I think Transducers are a fundamental primitive that decouples critical logic from list/sequence processing, and if I had to do Clojure all over I would put them at the bottom.
– Rich Hickey
Transducers are an ergonomic and extremely memory-efficient way to process a data source. Here “data source” could mean an ordinary Table, but also potentially large files or generators of infinite data.
Transducers…
- allow the chaining of operations like
map
andfilter
without allocating memory between each step. - aren’t tied to any specific data type; they need only be implemented once.
- vastly simplify “data transformation code”.
- are a joy to use!
Looking for Transducers in other Lisps? Check out the Emacs Lisp and Common Lisp implementations!
Originally invented in Clojure and later adapted to other Lisps, Transducers are an excellent way to think about - and efficiently operate on - collections or streams of data. Transduction operations are strict and don’t involve “laziness” or “thunking” in any way, yet only process the exact amount of data you ask them to.
This library consists of only a single module, so it’s simple to vendor into your own projects.
(local t (require :transducers))
(t.transduce (t.take 3) t.add [1 2 3 4 5])
;; The fundamental pattern.
(t.transduce <transducer-chain> <reducer> <source>)
Data processing largely has three concerns:
- Where is my data coming from? (sources)
- What do I want to do to each element? (transducers)
- How do I want to collect the results? (reducers)

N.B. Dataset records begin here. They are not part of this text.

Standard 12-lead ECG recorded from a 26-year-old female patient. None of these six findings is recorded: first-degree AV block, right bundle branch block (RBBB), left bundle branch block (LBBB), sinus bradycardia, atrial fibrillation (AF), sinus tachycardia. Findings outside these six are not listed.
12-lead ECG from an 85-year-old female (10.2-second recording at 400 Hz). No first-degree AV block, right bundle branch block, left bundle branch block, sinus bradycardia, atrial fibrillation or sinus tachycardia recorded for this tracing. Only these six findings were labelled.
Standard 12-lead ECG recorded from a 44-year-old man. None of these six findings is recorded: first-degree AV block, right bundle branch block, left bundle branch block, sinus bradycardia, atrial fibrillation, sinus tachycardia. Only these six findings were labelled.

Each full “transduction” requires all three. We pass one of each to the
transduce
function, which drives the process. It knows how to pull values from
the source, feed them through the transducer chain, and wrap everything together
via the reducer.
- Typical transducers are
map
,filter
, andtake
. - Typical reducers are
add
,count
, andfold
. - Typical sources are tables and files.
Generators are a special kind of source that yield infinite data. Typical
generators are repeat
and cycle
.
Let’s sum the squares of the first 1000 even integers:
(t.transduce
(t.comp (t.filter #(= 0 (% $1 2))) ;; (2) Keep only even numbers.

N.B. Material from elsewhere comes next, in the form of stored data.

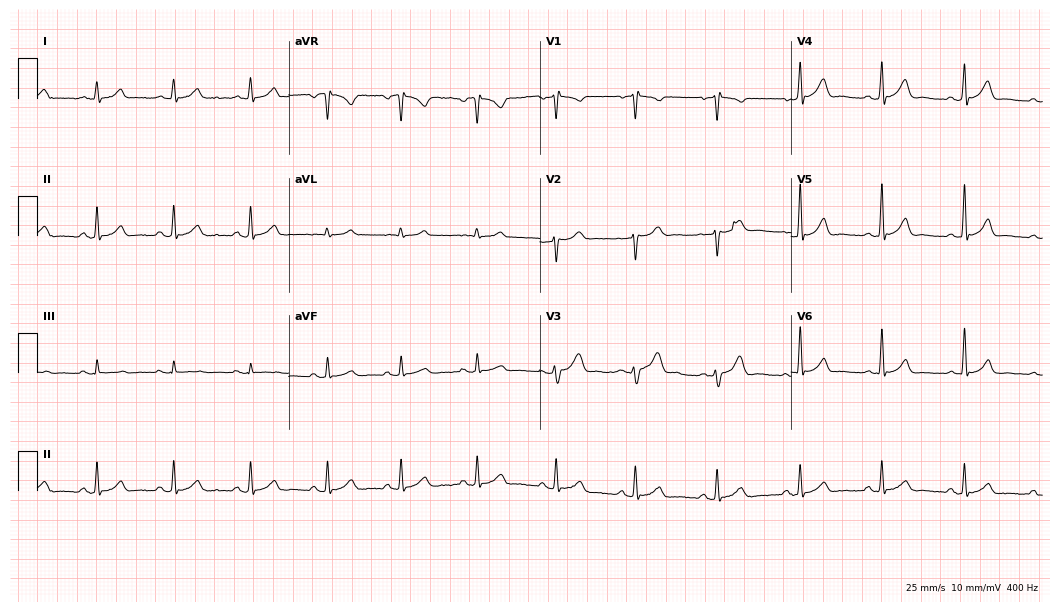
12-lead ECG (10.2-second recording at 400 Hz) from a woman, 53 years old. Labelled as a normal ECG.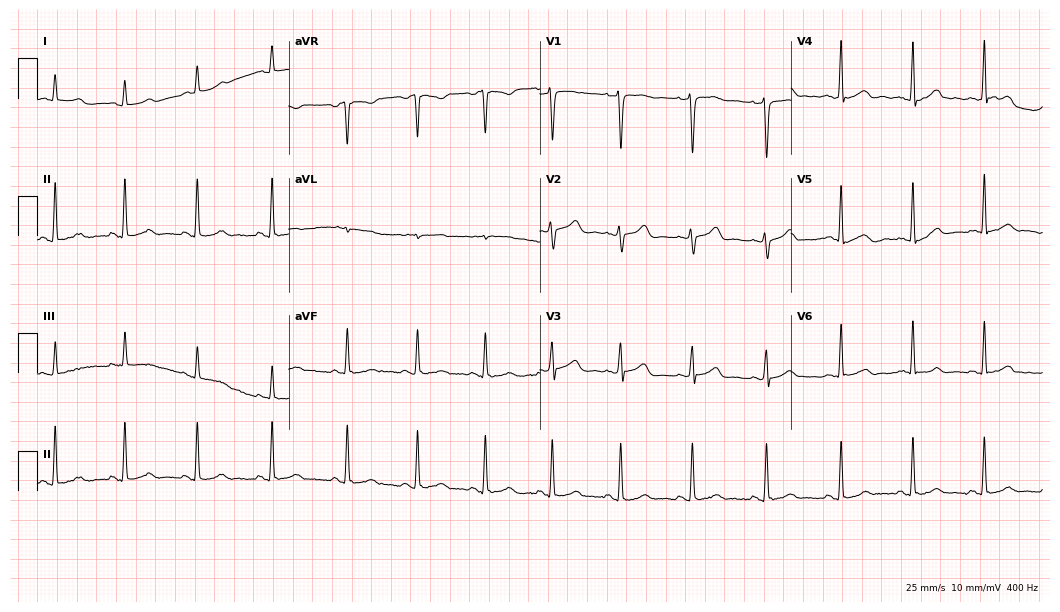
Standard 12-lead ECG recorded from a woman, 28 years old (10.2-second recording at 400 Hz). Read as a normal ECG.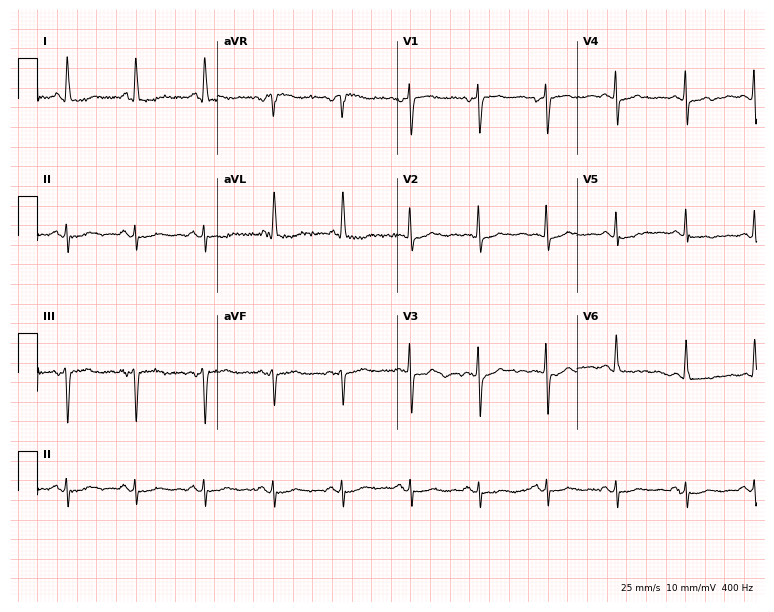
ECG (7.3-second recording at 400 Hz) — a female patient, 79 years old. Screened for six findings — first-degree AV block, right bundle branch block (RBBB), left bundle branch block (LBBB), sinus bradycardia, atrial fibrillation (AF), sinus tachycardia — none is recorded. Findings outside these six are not listed.

(t.take 1000) ;; (3) Keep the first 1000 filtered evens.
(t.map (fn [n] (* n n)))) ;; (4) Square those 1000.
t.add ;; (5) Reducer: Add up all the squares.
(t.ints 1)) ;; (1) Source: Generate all positive integers.
Two things of note here:
comp
is used here to chain together different transducer steps. Notice that the order appears “backwards” from usual function composition. It may help to imagine thatcomp
is acting like the->>
macro here.- The reduction via
add
is listed as Step 5, but really it’s occuring throughout the transduction process. Each value that makes it through the composed transducer chain is immediately added to an internal accumulator.

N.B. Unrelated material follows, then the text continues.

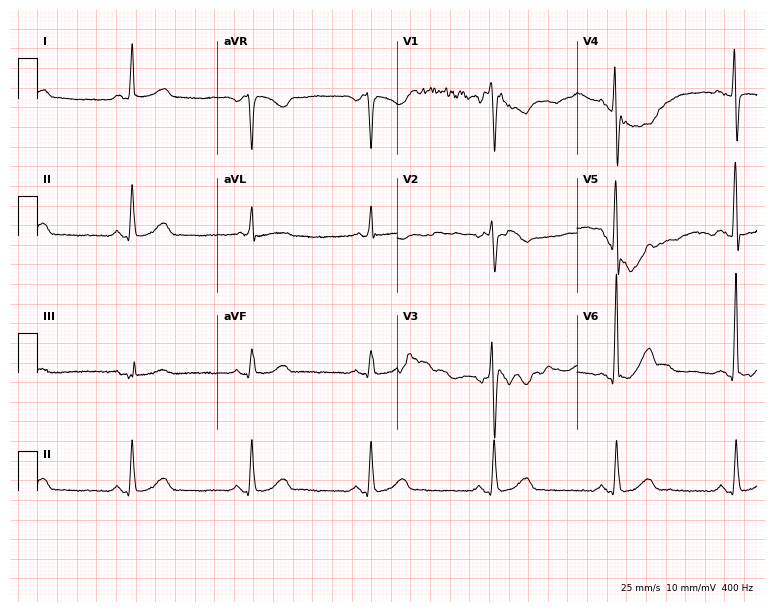
Electrocardiogram, a man, 45 years old. Of the six screened findings (first-degree AV block, right bundle branch block, left bundle branch block, sinus bradycardia, atrial fibrillation, sinus tachycardia), none is recorded.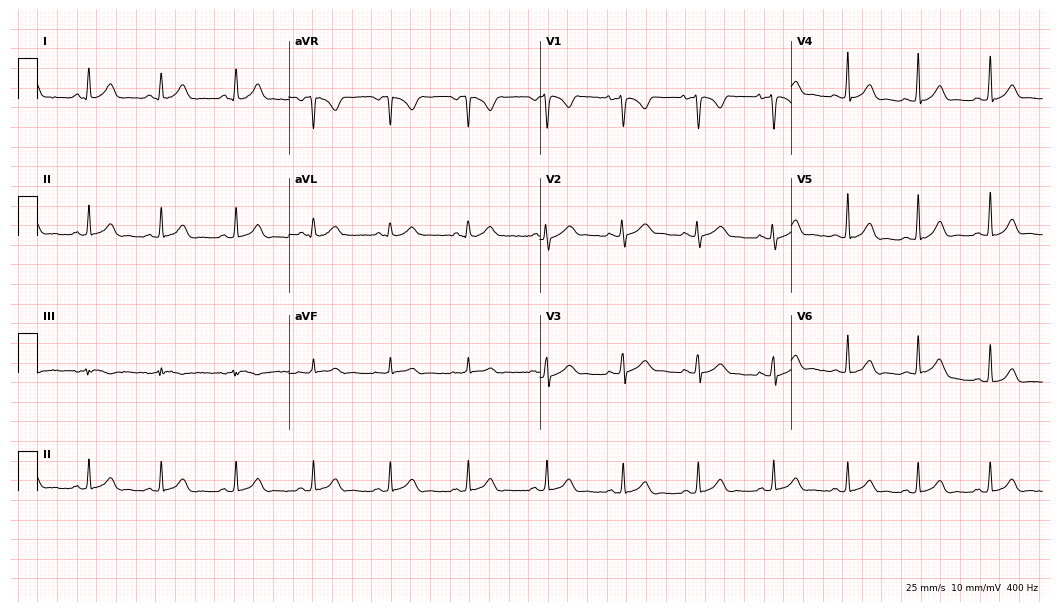
12-lead ECG from a 32-year-old female (10.2-second recording at 400 Hz). Recorded interpretation: within normal limits.

Explore the other transducers and reducers to see what’s possible!
As a convenience, this library also exposes a simple interface for reading and writing streams of CSV data.
To sum the values of a particular field:
(local t (require :transducers))
(t.transduce (t.comp (t.filter-map #(. $1 :Age))
(t.filter-map tonumber))
t.add (t.csv-read "foo.csv"))
To reduce the file to certain fields and write the data back out:
(local t (require :transducers))
(t.transduce t.pass
(t.csv-write "out.csv" ["Name" "Age"])
(t.csv-read "in.csv"))
Summing a numeric field in a 45mb CSV file.
Runtime | Average Time (sec) |
---|---|
LuaJIT | 1.38 |
Lua 5.4 | 2.56 |
Lua 5.2 | 3.03 |
The associated code can be found in the examples folder, alongside a hand-written version using only Fennel primitives. Interestingly, this hand-written version performs slightly worse, implying that the overhead from Transducers themselves is minimal.